2.3.6.7.3. Comparison of check standard analysis and propagation of error

2. Measurement Process Characterization
2.3. Calibration
2.3.6. Instrument calibration over a regime
2.3.6.7. Uncertainties of calibrated values

2.3.6.7.3. Comparison of check standard analysis and propagation of error

Propagation of error for the linear calibration

The analysis of uncertainty for calibrated values from a linear calibration line can be addressed using propagation of error. On the previous page, the uncertainty was estimated from check standard values.

Estimates from calibration data

The calibration data consist of 40 measurements with an optical imaging system on 10 line width artifacts. A linear fit to the data using the software package Omnitab (Omnitab 80 ) gives a calibration curve with the following estimates for the intercept, a, and the slope, b:

   a       .23723513
   b       .98839599
-------------------------------------------------------
 RESIDUAL STANDARD DEVIATION =            .038654864
   BASED ON DEGREES OF FREEDOM        40 -   2 =  38

with the following variances and covariances:

   a      2.2929900-04
   b     -2.9703502-05   4.5966426-06

Propagation of error using Mathematica

The propagation of error is accomplished with the following instructions using the software package Mathematica (Wolfram):

f=(y -a)/b
dfdy=D[f, {y,1}]
dfda=D[f, {a,1}]
dfdb=D[f,{b,1}]
u2 =dfdy^2 sy^2 + dfda^2 sa2 + dfdb^2 sb2 + 2 dfda dfdb sab2
% /. a-> .23723513
% /. b-> .98839599
% /. sa2 -> 2.2929900 10^-04
% /. sb2 -> 4.5966426 10^-06
% /. sab2 -> -2.9703502 10^-05
% /. sy -> .038654864
u2 = Simplify[%]
u = u2^.5
Plot[u, {y, 0, 12}]

Standard deviation of calibrated value X'

The output from Mathematica gives the standard deviation of a calibrated value, X', as a function of instrument response:

                                         -6  2 0.5
(0.00177907 - 0.0000638092 y + 4.81634 10   y )

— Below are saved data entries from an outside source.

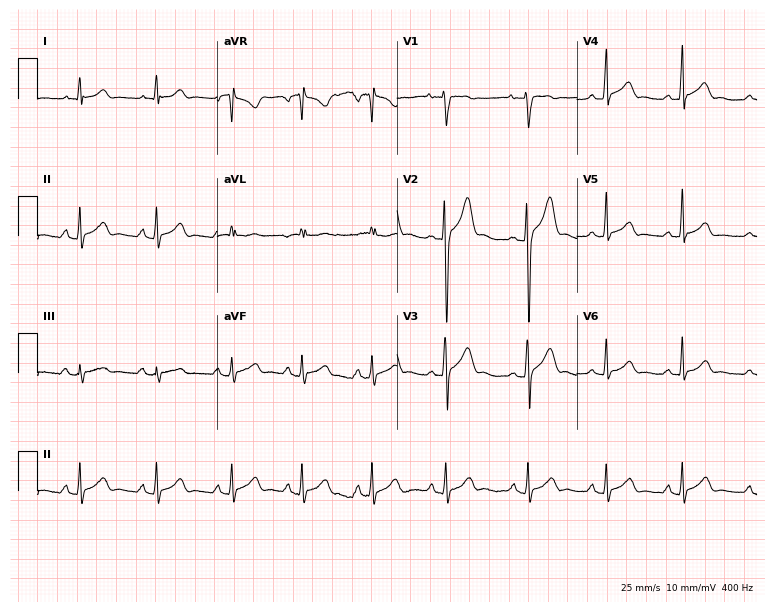
Resting 12-lead electrocardiogram. Patient: an 18-year-old man. Read as a normal ECG.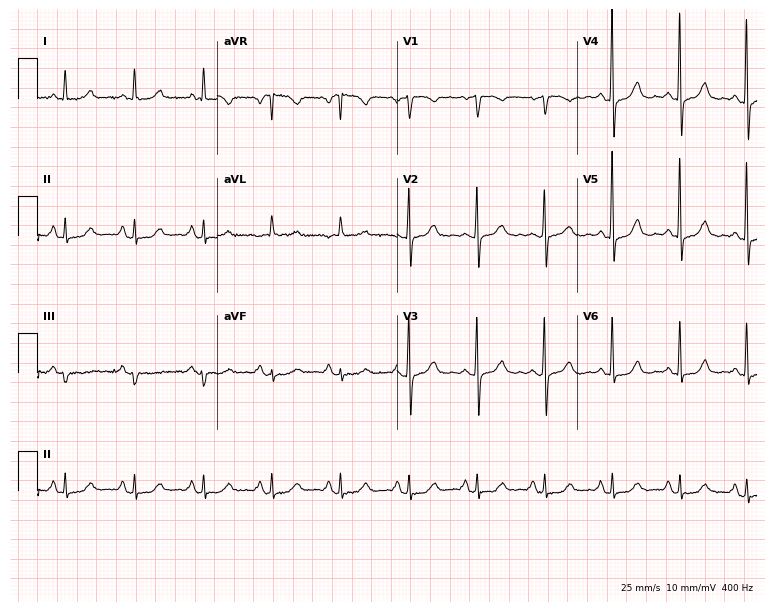
ECG — a woman, 75 years old. Labelled as a normal ECG.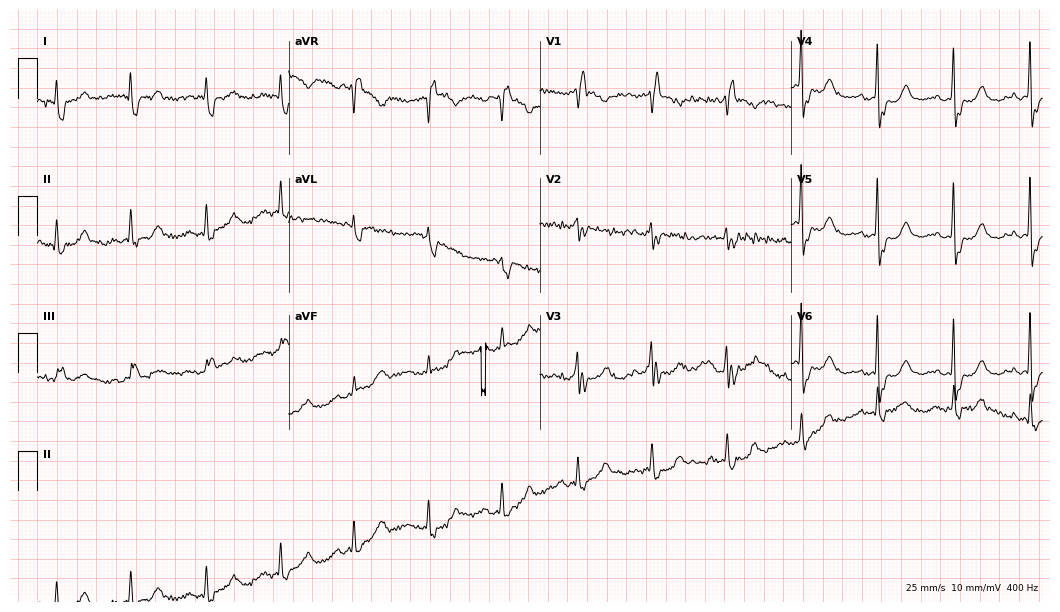
12-lead ECG (10.2-second recording at 400 Hz) from a 73-year-old woman. Screened for six findings — first-degree AV block, right bundle branch block, left bundle branch block, sinus bradycardia, atrial fibrillation, sinus tachycardia — none is recorded. Findings outside these six are not listed.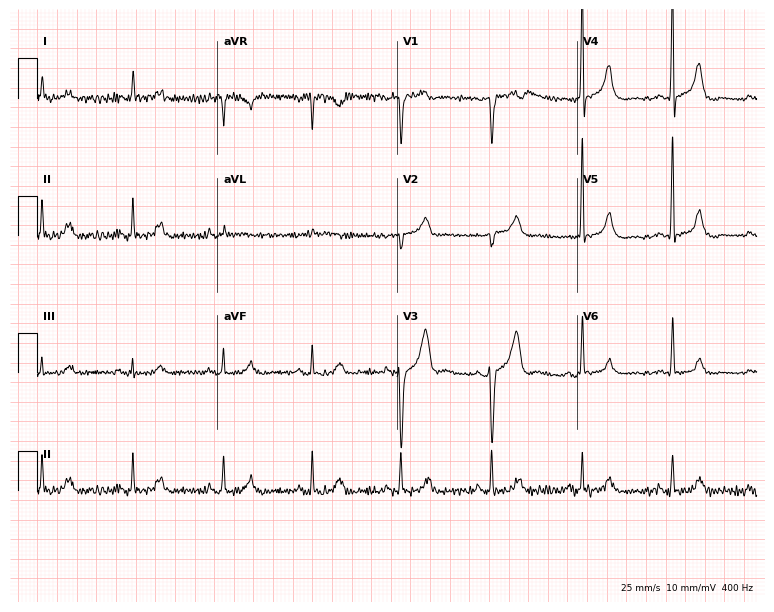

Graph showing standard deviation of calibrated value X' plotted as a function of instrument response Y' for a linear calibration

standard deviation of calibrated value X' for a given response Y'

Comparison of check standard analysis and propagation of error

Comparison of the analysis of check standard data, which gives a standard deviation of 0.062 µm, and propagation of error, which gives a maximum standard deviation of 0.042 µm, suggests that the propagation of error may underestimate the type A uncertainty. The check standard measurements are undoubtedly sampling some sources of variability that do not appear in the formal propagation of error formula.